Searching the back streets for Linnaker, Fever is more savvy than the uptight Vigilante. She has better luck questioning neighborhood people and laughs when his fancy motorbike is stripped for parts while chained to a lamppost. As they continue their search--Fever driving and Vigilante riding in the back after she almost ditches him--she kids him mercilessly about his moral rectitude. One of her girlfriends sees them and asks if he's G.I.B (good in bed). Fever replies "He's OK if you put a bag over his politics." Later, this exchange takes place:

Meanwhile, Linnaker makes plans to drive to the Adirondacks with Jodie, whom he obviously adores. In voiceover we hear him reading excerpts from the tender letters he wrote her from prison, pleading for her not to think of him as a monster. In the car, he frets that her mother has "turned her against him." With the child in tow, he steals a pistol from a gun store, then pushes the proprietor's head through the glass display case.

As Linnaker's car is pulling out of the store parking lot, Fever spots him and Vigilante shoots out his tires. Linnaker flees on foot, taking Jodie with him. Vigilante catches up with him and the two fight. Jodie screams for them to stop. Linnaker drops his gun and Jodie picks it up.
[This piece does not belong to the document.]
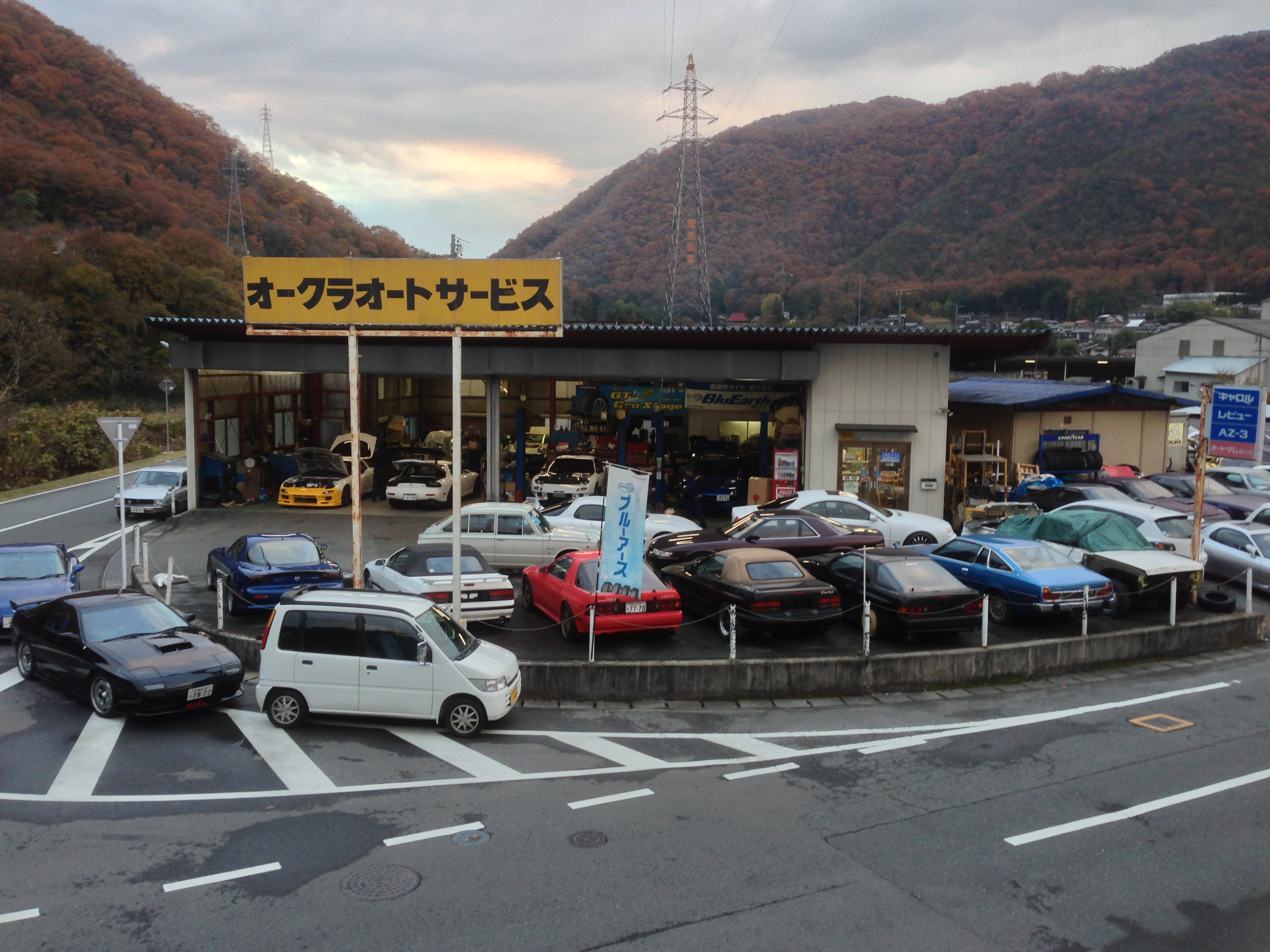 岡山県高梁市のオークラオートサービス

Then, surprisingly, she takes aim and shoots, not Linnaker, but Vigilante, in the shoulder. Before Linnaker can grab Jodie again Fever comes around a corner, hits him with her car, and in an act of cold premeditation, locks the rear wheels on her 4WD vehicle and makes a mess of him with the spinning front tires.

At the end of the story, Jodie is taken to the hospital (in shock). Fever kisses Vigilante before leaving town, which she must do to avoid explaining 40 kilos of marijuana found in the apartment with her dead roommate. Chase returns to his flat, nursing his bandaged shoulder, and as he is taking off his costume we hear the voice of the dead Linnaker reading more excerpts from his gentle prison letters to Jodie.

OK, let's count the ways this story is subversive: (1) Vigilante is a peripheral character, and kind of a buffoon (2) Two females, operating "outside the law," are strong, smart, sympathetic leads; the one who survives is cleverer than Vigilante (3) The child molester loves his daughter (4) More troubling, the daughter loves him and uses violence to protect him (5) Just as our sympathies are vacillating because of the daughter's unexpected if misplaced feelings for her father, we watch her become an orphan (as does she) in a spectacularly sadistic fashion. This is played as black comedy. By contrast, the upcoming Hollywood Punisher appears from the trailer to be a typical, by-the-numbers Xtreme Revenge fantasy.